*(I've posted this question earlier to [MSE][1] but did not receive answers, so I'll try it here. I also condensed the wording, hopefully not too much)*        


Let     
$\displaystyle \small \qquad  f_w = (2-1)(3-1)(5-1)\ldots(p_w-1) \qquad = \prod_{k=1}^w  (prime(k)-1) $      
or in general with a natural number for the exponent *n*      
$\displaystyle \small (1) \qquad f_w(n) = (2^n-1)(3^n-1)(5^n-1)\ldots(p_w^n-1) \qquad = \prod_{k=1}^w  (prime(k)^n-1) $    
with *w* going to infinity.     

Then let's denote the canonical primefactorization of that product     
$\displaystyle \small (2) \qquad f_w(n) = 2^{a_{n,1}} \cdot 3^{a_{n,2}} \cdot 5^{a_{n,3}} \cdot \ldots \cdot q_k^{a_{n,k}} \cdot \ldots $       
using *q* for the primefactors here to avoid confusion between the two representations.

I am interested, whether there is an analytical expression for the relative frequencies      
$\small (3) \qquad r_w(n,k) = a_{n,k} / w $    
in the limit in the latter expression.      
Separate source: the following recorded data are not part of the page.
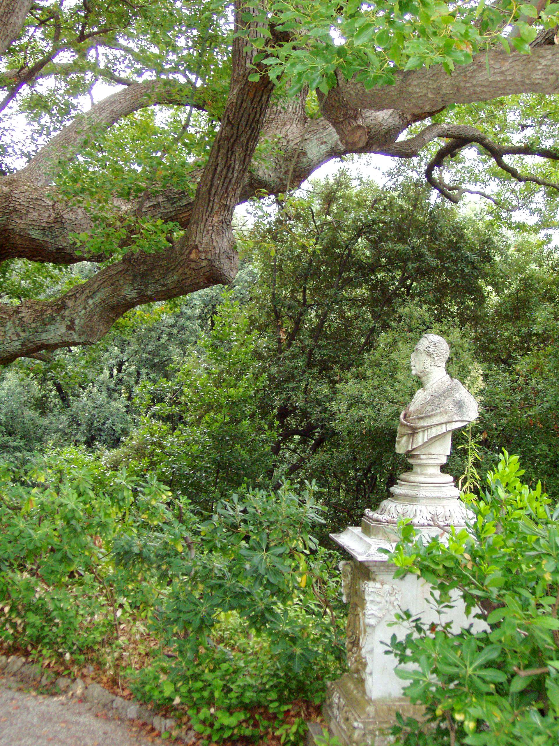 Villa Durazzo-Pallavicini - bust of Michele Canzio, the garden's designer. Pegli, Italy. Sculptor: Giovanni Battista Cevasco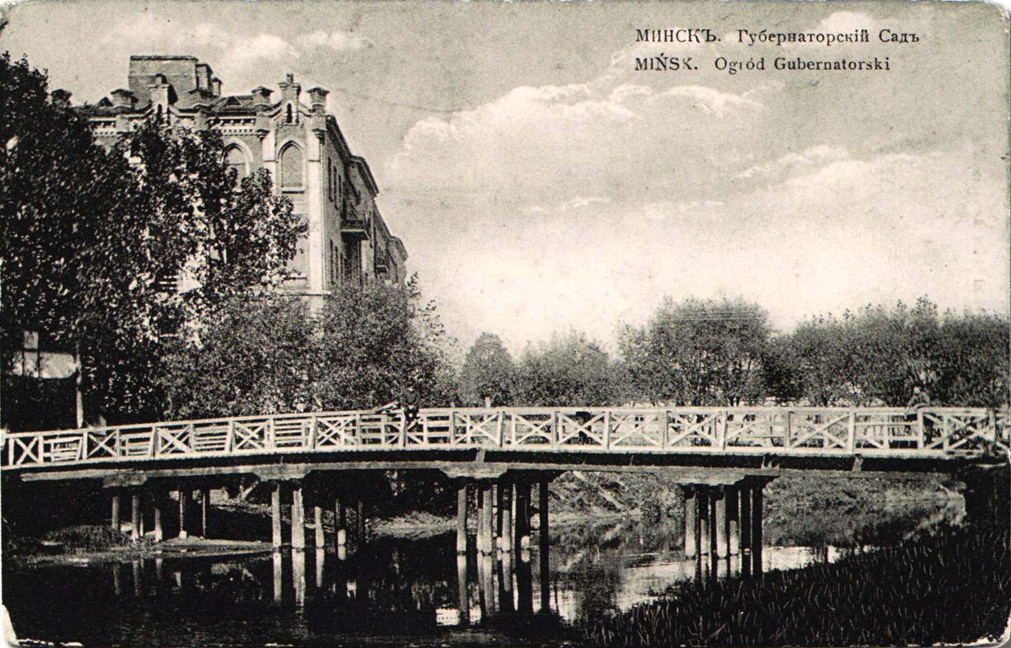 Беларуская (тарашкевіца): Менск (Miensk), мост цераз раку Сьвіслач (Śvisłač) у Мескім Садзе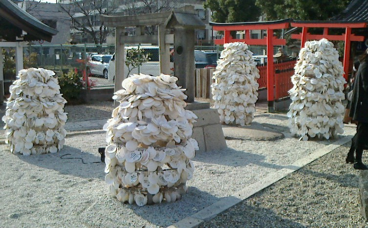 Coquillages utilisés comme ema au sanctuaire Himejima-jinja (Osaka).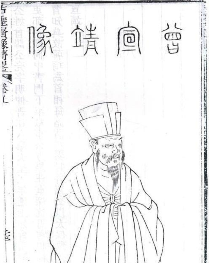 曾公亮像，取自清顾沅辑《古圣贤像传略》，道光十年刻本。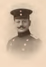 Porträtfoto von Joseph Bendix, aus: M. Friedrich: "Deutsche Helden"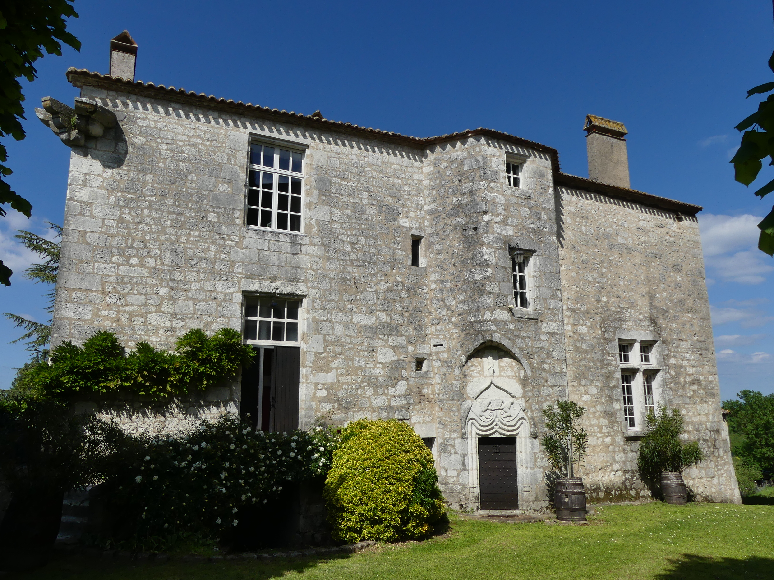 Le château (ancien presbytère) de Bouniagues, Dordogne, France.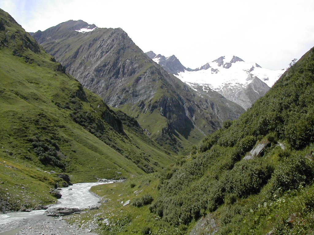 Umbaltal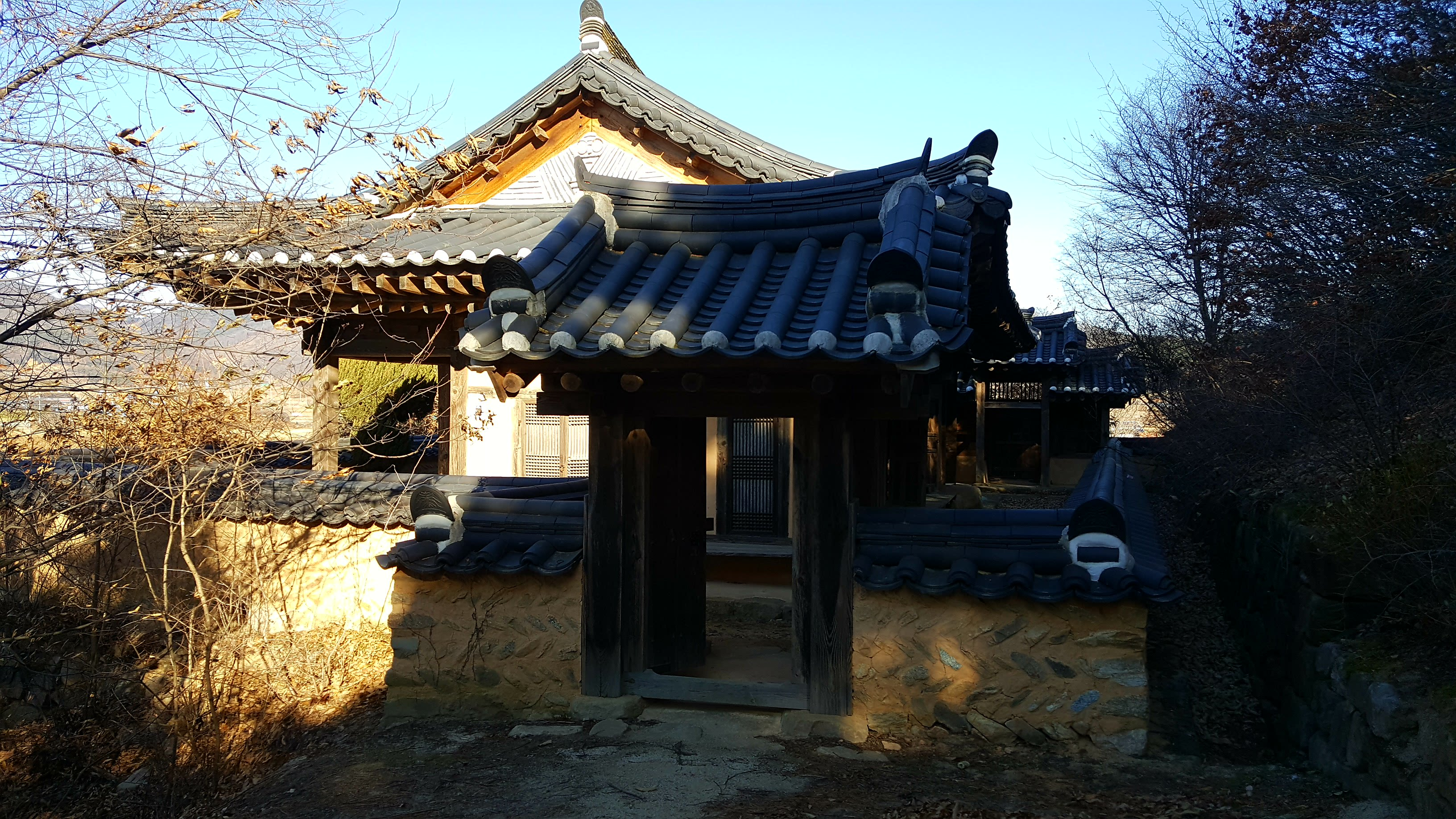 예천권씨 병암정 및 별묘

Empirically (using the first *600000* primes in formula (1)) I found approximations to rational values for the relative frequencies of the first few primefactors *q* in formula (2) giving a somehow meaningful table, where, after scaling near to integers, for small primes *q* the error was in the near of *1/1000* . However, I cannot determine, whether the deviations from my estimated analytical formula are random and are vanishing in the limit or  whether they keep a bias. Especially the primefactor *q=2* in the formula (2) seems to have a nonrandom bias which might survive in the limit.      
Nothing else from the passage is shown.